Scan the records for lines with the word "favorable", and copy every such line.
(GIVEN ENTRIES Opens)
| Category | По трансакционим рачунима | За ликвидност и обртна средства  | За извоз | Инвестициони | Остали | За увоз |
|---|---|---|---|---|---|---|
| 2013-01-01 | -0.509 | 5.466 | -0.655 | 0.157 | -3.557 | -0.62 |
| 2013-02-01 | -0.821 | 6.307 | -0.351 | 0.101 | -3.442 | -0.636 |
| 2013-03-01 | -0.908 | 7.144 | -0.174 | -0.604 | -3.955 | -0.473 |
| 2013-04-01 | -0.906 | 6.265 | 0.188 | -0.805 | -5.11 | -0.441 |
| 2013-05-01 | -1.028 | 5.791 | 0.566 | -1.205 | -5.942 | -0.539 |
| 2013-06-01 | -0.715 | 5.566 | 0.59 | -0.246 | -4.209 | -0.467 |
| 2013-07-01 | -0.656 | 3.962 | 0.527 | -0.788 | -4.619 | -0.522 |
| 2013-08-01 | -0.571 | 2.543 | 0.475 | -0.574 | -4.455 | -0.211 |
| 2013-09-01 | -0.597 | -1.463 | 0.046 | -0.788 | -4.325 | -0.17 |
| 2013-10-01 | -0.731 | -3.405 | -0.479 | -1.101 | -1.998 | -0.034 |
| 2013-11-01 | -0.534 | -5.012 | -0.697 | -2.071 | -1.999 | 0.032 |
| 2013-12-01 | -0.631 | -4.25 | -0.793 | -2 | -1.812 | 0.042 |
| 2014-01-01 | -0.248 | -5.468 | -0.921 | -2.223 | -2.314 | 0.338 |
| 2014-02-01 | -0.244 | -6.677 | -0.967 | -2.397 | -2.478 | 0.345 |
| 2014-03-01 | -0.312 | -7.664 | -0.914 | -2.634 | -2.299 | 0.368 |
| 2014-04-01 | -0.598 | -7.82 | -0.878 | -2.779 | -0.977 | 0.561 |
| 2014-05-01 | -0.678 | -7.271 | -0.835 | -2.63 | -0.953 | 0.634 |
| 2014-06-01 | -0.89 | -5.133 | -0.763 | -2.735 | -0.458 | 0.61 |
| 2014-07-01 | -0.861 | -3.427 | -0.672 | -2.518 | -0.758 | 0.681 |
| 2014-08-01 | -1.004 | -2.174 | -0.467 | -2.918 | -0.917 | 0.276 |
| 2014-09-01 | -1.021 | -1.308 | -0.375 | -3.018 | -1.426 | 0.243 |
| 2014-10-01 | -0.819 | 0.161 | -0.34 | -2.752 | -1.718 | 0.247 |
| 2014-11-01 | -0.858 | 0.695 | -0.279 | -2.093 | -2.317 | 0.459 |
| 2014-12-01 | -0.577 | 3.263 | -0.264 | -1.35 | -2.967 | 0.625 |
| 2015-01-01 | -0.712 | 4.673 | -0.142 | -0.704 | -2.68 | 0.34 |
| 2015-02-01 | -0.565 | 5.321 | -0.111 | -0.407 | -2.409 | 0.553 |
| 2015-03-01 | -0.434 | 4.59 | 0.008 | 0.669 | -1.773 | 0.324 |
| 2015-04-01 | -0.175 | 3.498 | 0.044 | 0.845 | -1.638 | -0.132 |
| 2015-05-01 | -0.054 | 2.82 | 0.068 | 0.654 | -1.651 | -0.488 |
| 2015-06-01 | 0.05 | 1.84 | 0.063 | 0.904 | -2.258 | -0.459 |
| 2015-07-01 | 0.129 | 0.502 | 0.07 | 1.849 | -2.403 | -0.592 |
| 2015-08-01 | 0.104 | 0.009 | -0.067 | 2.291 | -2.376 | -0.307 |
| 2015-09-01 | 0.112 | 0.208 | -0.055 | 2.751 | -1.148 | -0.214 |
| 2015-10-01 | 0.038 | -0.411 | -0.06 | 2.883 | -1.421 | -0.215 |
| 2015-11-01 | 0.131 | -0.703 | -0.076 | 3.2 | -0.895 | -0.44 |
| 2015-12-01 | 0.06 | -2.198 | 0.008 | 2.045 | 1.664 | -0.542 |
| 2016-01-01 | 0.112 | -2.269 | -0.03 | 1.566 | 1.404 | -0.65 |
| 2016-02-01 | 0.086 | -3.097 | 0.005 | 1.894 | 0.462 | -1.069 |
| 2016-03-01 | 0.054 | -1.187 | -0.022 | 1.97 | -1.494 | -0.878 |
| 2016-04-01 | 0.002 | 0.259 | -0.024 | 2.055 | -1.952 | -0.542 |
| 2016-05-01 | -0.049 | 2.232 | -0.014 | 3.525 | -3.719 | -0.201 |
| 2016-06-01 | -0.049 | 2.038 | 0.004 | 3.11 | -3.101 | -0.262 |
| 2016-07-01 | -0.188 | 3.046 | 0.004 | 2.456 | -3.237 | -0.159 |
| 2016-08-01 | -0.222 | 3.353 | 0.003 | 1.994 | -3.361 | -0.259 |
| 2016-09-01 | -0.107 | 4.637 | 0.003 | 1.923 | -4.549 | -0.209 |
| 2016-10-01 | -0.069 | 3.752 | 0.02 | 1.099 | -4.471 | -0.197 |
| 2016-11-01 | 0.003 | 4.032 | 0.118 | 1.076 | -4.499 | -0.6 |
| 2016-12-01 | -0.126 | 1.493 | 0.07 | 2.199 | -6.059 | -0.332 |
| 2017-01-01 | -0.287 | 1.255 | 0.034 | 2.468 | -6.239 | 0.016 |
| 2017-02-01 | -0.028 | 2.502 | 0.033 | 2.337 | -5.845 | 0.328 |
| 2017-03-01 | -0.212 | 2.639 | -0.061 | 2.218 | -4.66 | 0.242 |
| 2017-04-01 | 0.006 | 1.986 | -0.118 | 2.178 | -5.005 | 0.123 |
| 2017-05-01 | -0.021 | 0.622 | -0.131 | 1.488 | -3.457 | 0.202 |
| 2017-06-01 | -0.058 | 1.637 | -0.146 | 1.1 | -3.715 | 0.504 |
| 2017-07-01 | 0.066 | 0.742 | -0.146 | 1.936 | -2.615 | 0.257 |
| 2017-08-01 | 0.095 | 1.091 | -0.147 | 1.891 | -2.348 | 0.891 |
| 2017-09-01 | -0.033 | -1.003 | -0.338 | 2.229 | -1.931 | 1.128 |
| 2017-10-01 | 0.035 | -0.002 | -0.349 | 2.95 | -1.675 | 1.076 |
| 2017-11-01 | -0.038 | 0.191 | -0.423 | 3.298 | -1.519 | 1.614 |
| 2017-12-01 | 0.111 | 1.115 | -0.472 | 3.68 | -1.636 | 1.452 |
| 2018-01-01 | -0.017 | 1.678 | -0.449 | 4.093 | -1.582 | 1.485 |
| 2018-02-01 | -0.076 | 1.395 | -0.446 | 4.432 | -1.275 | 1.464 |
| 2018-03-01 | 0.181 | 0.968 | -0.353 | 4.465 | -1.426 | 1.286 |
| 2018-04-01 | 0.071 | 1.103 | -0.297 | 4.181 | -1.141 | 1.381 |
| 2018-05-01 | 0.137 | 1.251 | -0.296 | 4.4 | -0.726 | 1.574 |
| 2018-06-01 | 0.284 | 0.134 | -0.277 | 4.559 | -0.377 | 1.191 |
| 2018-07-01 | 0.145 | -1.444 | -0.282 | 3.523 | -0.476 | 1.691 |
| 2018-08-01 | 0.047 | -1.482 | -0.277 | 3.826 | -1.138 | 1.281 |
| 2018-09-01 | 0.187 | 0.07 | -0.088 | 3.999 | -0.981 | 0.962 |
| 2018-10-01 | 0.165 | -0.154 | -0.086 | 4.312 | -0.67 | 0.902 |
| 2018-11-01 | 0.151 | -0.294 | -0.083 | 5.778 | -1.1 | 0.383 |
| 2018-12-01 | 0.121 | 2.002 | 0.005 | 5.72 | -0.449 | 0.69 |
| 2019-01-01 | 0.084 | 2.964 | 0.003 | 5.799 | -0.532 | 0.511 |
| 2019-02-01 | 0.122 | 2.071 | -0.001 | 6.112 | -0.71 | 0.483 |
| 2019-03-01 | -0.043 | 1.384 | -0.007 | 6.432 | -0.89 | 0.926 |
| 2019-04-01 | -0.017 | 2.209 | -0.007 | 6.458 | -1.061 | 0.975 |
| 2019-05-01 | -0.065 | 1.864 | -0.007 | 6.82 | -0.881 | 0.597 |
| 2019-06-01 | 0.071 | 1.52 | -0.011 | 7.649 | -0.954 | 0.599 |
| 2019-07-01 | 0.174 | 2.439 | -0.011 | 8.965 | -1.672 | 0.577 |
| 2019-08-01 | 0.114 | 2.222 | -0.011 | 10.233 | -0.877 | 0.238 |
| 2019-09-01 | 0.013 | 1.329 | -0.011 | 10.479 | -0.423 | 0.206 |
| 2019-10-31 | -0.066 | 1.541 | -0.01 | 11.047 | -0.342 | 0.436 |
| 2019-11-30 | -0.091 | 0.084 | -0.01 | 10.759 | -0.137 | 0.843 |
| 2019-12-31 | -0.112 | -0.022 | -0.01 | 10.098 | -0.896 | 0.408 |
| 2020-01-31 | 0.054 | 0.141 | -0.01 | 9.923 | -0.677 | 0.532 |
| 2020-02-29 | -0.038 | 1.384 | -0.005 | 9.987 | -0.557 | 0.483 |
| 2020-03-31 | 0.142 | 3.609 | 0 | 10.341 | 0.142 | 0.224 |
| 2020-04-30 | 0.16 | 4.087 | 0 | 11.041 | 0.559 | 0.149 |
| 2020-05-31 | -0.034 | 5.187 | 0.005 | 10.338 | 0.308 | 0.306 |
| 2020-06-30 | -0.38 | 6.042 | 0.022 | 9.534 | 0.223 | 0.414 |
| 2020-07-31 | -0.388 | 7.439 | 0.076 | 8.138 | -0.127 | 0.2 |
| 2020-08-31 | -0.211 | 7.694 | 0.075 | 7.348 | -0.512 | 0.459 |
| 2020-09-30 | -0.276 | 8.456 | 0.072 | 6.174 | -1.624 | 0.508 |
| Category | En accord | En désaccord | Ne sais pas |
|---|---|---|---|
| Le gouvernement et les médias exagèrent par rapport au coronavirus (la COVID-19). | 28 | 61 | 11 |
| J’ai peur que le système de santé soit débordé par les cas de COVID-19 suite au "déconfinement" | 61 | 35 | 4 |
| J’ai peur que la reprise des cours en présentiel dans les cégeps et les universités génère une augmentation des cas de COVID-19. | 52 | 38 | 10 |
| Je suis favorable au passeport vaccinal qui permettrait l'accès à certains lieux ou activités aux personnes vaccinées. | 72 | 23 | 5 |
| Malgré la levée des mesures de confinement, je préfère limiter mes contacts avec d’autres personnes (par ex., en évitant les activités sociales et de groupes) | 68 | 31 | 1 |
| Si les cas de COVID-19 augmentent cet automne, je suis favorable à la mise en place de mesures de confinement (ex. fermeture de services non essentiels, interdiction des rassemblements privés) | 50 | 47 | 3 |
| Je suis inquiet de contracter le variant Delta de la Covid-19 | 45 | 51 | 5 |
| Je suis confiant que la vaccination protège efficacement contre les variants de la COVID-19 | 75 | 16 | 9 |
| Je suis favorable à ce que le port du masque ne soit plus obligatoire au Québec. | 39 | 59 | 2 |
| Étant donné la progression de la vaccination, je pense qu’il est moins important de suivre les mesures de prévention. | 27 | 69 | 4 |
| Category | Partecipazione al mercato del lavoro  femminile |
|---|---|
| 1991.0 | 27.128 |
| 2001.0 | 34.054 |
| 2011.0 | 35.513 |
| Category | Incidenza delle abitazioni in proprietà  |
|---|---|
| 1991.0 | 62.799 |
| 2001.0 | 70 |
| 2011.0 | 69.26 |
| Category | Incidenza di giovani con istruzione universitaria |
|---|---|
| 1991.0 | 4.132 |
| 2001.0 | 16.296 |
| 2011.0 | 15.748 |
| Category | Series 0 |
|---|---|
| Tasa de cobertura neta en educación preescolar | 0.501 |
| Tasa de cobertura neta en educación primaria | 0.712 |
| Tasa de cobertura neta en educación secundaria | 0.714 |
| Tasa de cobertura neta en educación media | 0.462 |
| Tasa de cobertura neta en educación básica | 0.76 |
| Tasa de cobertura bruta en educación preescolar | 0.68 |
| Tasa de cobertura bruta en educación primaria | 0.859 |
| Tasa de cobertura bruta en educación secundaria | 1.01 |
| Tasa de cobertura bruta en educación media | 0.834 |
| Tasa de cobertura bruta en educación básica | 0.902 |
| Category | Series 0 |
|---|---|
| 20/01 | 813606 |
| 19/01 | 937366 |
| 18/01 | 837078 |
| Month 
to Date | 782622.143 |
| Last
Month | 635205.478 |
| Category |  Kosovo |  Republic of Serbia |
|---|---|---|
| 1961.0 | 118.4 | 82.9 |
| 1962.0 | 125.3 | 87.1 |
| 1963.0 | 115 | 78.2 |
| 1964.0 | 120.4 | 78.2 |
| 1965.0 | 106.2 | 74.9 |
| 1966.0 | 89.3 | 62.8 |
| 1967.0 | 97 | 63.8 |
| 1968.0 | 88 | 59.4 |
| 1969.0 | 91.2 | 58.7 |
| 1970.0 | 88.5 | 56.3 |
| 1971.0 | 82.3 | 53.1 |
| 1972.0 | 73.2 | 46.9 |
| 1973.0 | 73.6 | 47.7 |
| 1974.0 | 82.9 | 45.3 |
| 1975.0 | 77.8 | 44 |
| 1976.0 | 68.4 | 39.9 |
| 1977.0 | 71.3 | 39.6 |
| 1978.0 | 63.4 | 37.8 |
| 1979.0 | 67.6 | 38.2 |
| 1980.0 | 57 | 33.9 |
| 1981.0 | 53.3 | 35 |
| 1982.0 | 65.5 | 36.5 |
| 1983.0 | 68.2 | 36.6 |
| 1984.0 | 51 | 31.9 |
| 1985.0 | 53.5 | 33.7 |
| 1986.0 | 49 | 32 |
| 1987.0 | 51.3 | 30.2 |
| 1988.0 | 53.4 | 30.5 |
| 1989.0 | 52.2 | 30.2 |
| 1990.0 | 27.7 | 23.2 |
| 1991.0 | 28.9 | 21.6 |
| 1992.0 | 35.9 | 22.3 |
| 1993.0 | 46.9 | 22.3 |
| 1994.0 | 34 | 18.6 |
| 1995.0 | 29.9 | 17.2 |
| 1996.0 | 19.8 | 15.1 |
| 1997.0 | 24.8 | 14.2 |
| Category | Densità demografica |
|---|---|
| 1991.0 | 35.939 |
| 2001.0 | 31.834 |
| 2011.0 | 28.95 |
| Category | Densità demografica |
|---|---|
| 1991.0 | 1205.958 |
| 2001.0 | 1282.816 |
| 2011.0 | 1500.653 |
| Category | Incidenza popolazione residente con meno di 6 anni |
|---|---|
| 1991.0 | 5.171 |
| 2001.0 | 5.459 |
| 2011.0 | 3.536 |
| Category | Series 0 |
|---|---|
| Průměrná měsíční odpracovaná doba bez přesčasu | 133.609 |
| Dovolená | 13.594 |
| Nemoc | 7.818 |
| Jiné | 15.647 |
(GIVEN ENTRIES Closes)
### EXERCISE RESPONSE:
| Je suis favorable au passeport vaccinal qui permettrait l'accès à certains lieux ou activités aux personnes vaccinées. | 72 | 23 | 5 |
| Si les cas de COVID-19 augmentent cet automne, je suis favorable à la mise en place de mesures de confinement (ex. fermeture de services non essentiels, interdiction des rassemblements privés) | 50 | 47 | 3 |
| Je suis favorable à ce que le port du masque ne soit plus obligatoire au Québec. | 39 | 59 | 2 |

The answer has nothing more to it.